■ About this exercise ■
No picture belongs in the answer, which must hold exactly the lines from the one with "Teenagers lighting memorial" through the final line below.

::::

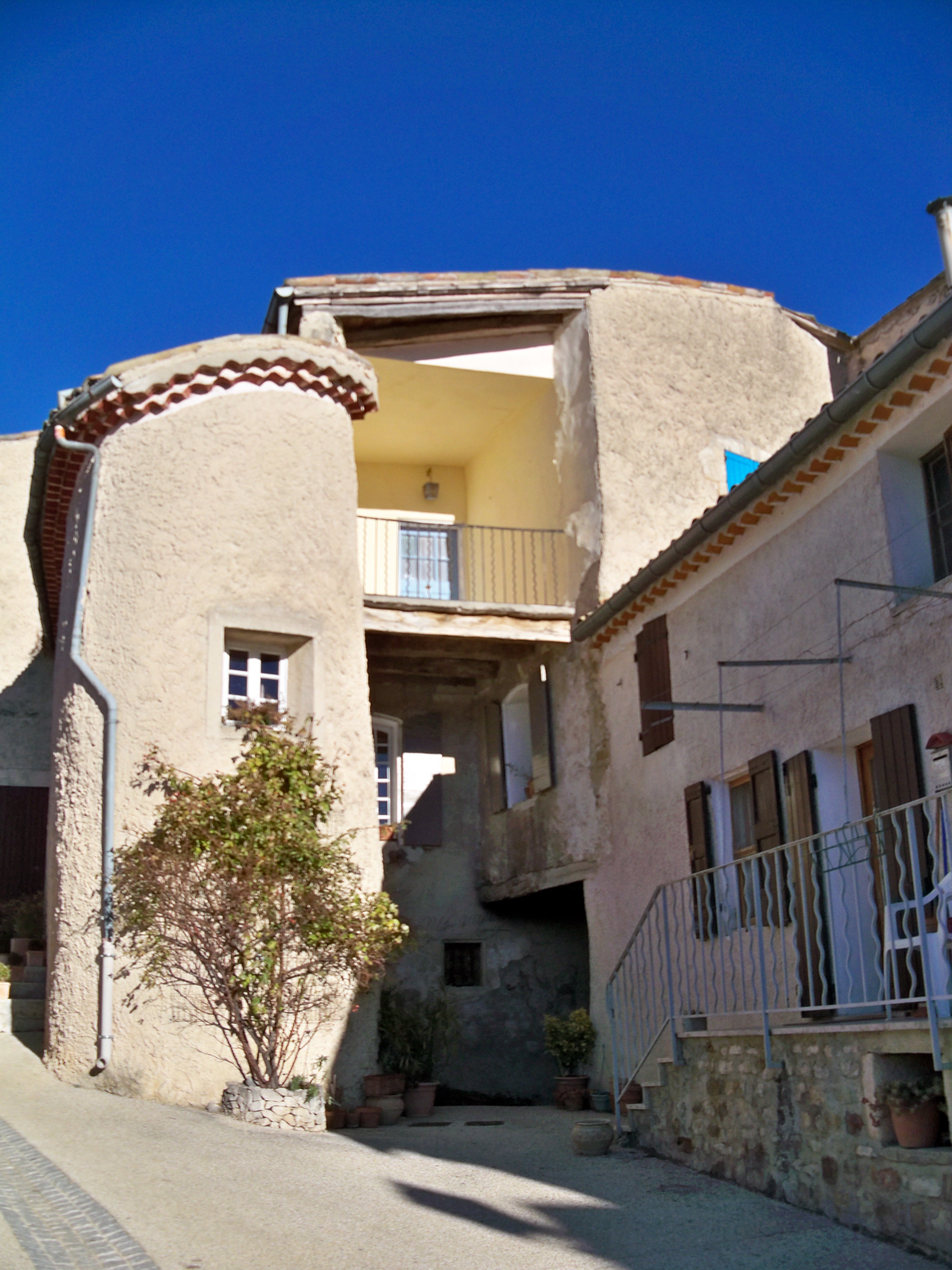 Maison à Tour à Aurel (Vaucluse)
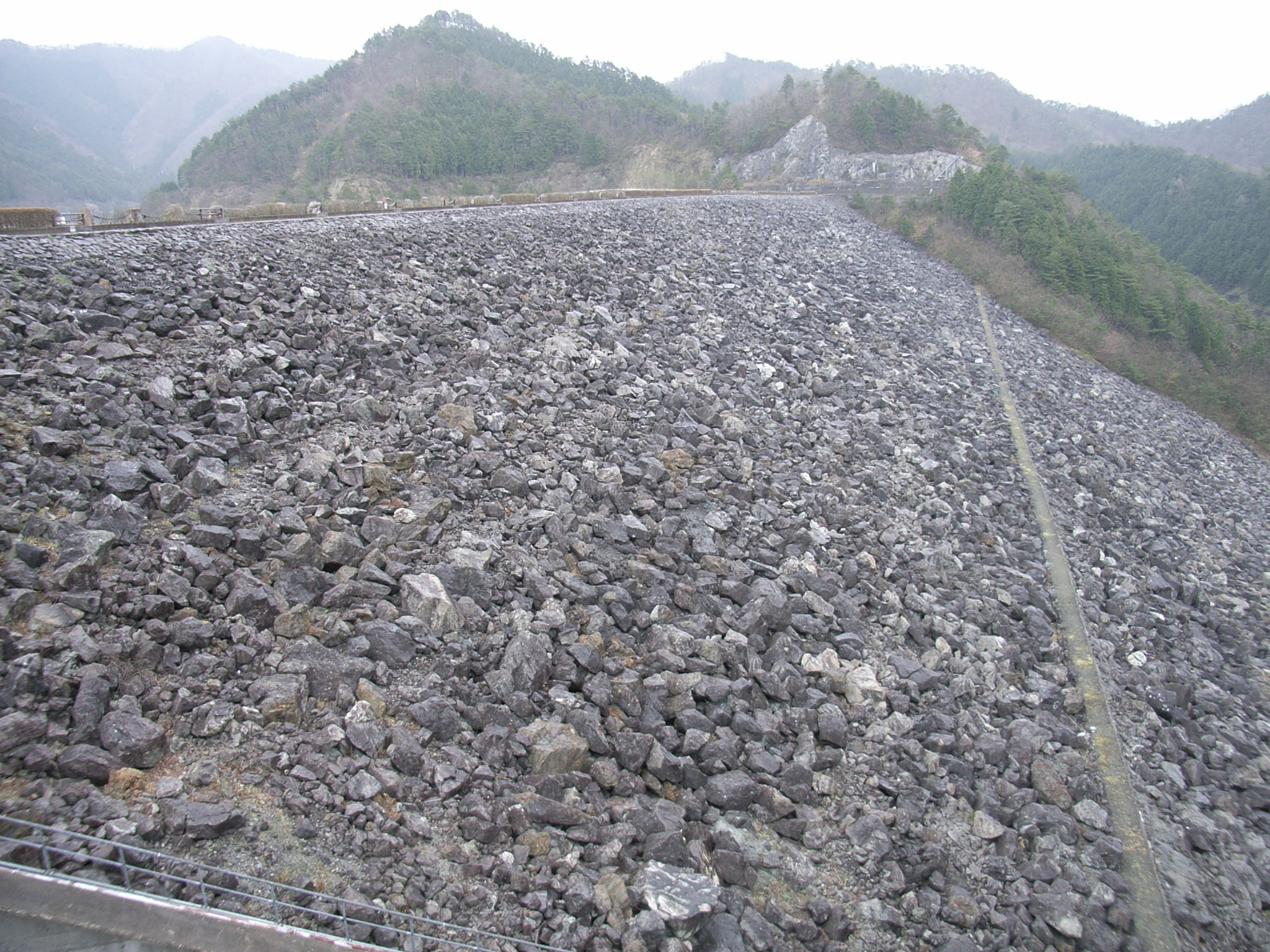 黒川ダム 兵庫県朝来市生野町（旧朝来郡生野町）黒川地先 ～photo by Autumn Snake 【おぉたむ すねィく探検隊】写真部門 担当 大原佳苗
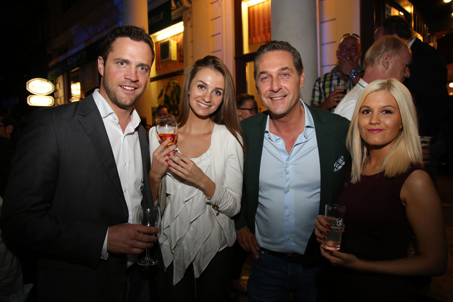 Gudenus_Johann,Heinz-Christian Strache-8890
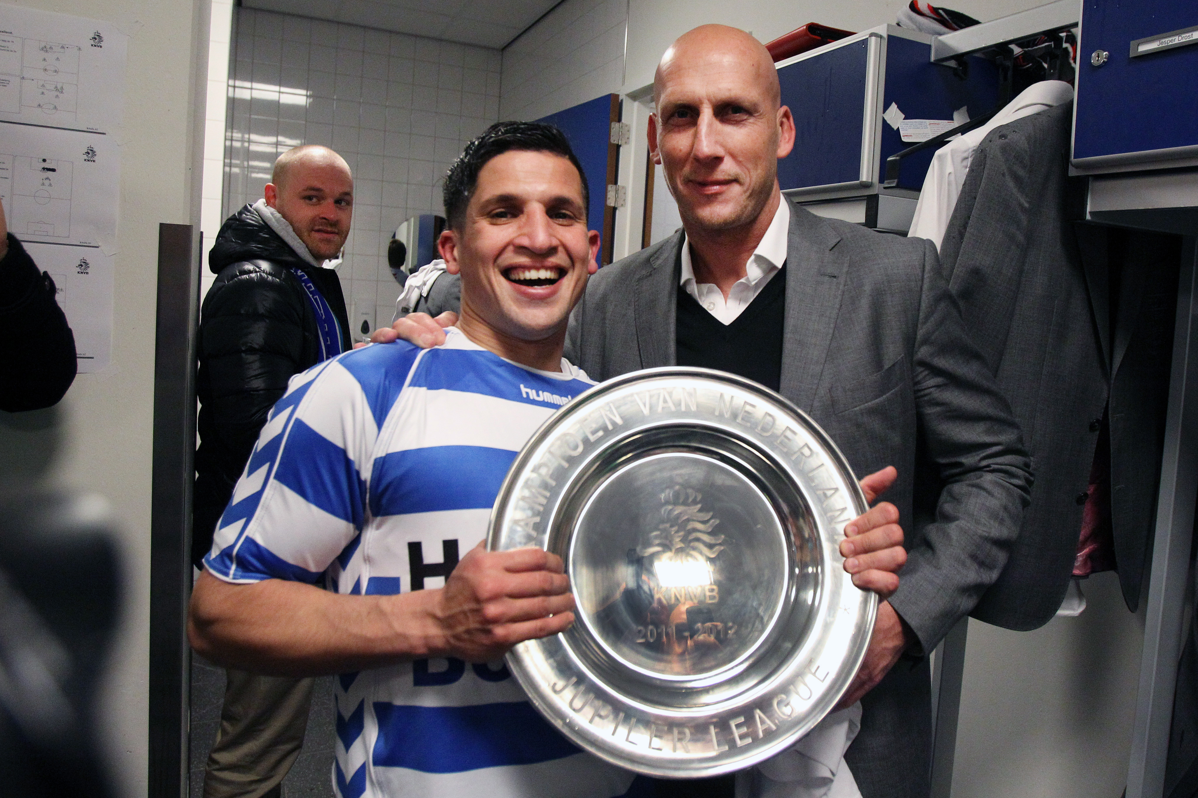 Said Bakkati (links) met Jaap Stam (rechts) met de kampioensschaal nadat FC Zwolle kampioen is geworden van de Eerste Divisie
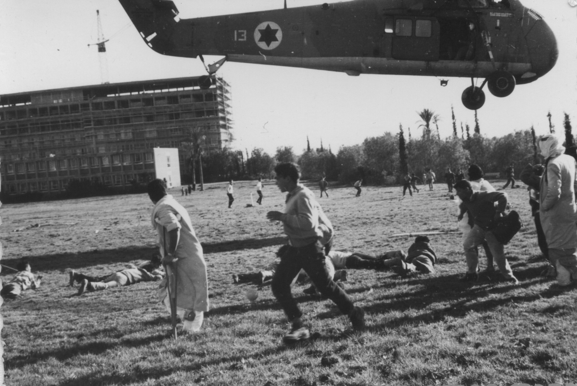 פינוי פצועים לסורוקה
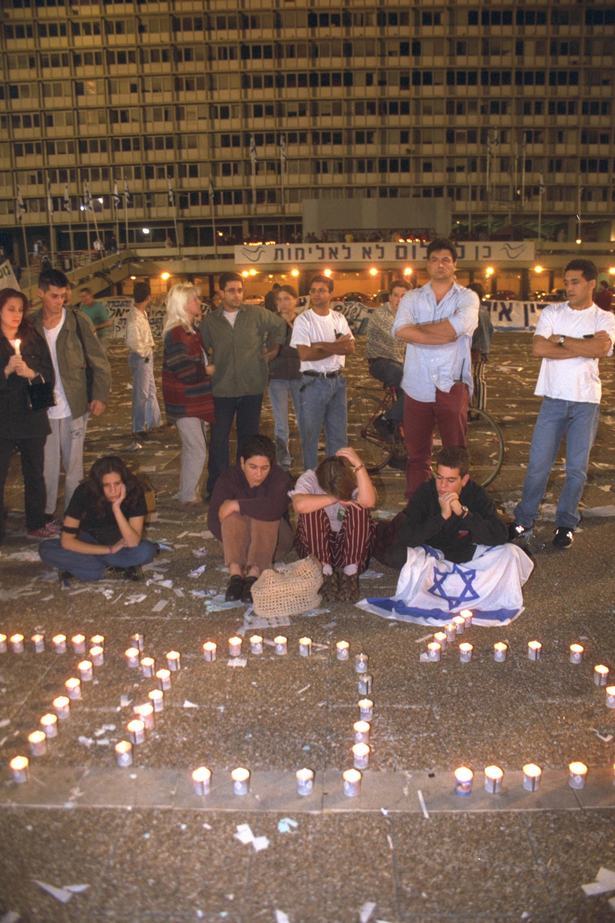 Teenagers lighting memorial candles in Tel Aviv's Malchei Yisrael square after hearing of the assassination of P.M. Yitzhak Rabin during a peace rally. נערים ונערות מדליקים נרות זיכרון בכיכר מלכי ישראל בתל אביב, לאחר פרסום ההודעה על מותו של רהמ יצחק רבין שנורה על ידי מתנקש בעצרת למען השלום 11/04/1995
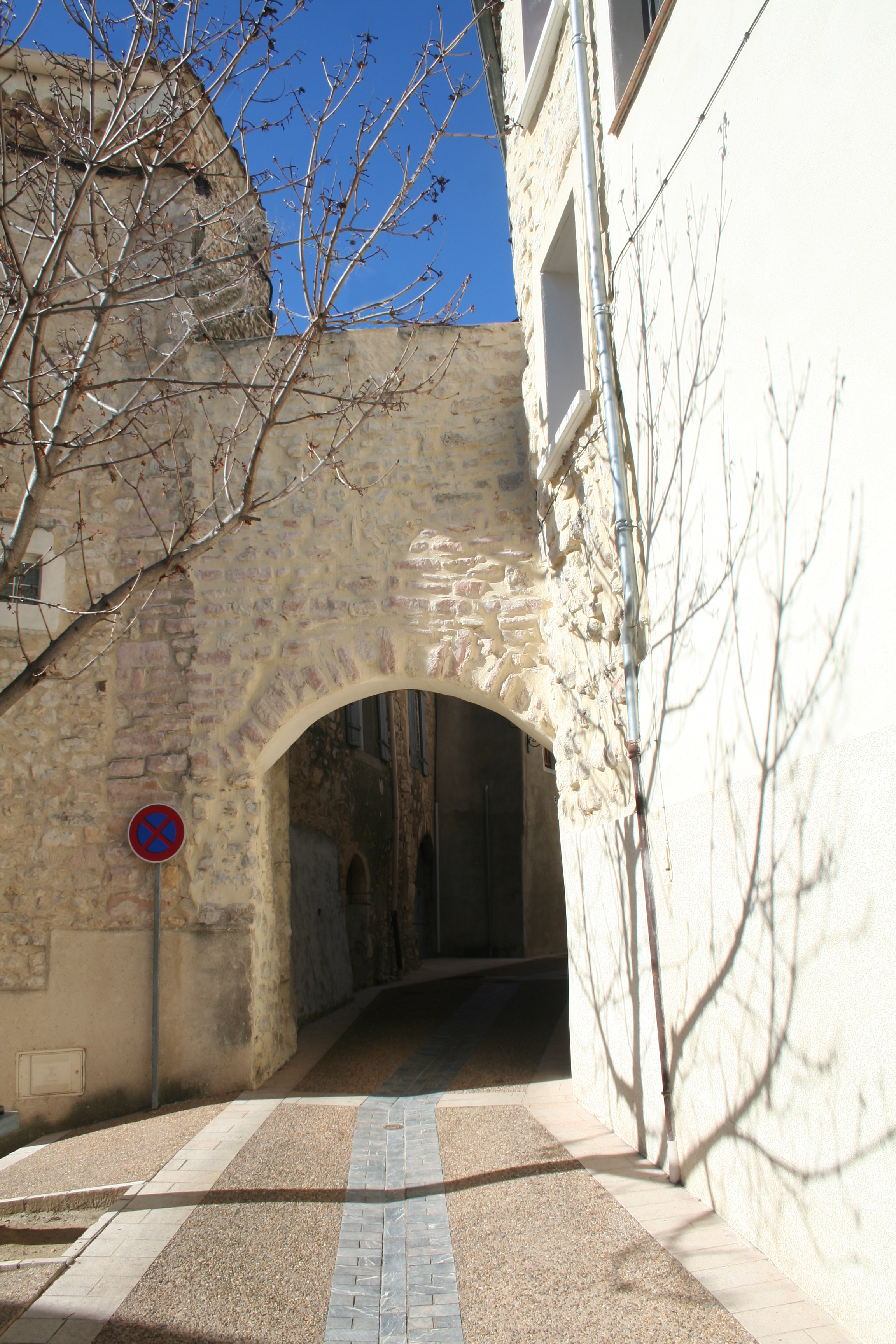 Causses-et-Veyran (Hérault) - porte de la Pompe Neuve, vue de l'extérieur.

::::

■ Task output ■
 Teenagers lighting memorial candles in Tel Aviv's Malchei Yisrael square after hearing of the assassination of P.M. Yitzhak Rabin during a peace rally. נערים ונערות מדליקים נרות זיכרון בכיכר מלכי ישראל בתל אביב, לאחר פרסום ההודעה על מותו של רהמ יצחק רבין שנורה על ידי מתנקש בעצרת למען השלום 11/04/1995
 Causses-et-Veyran (Hérault) - porte de la Pompe Neuve, vue de l'extérieur.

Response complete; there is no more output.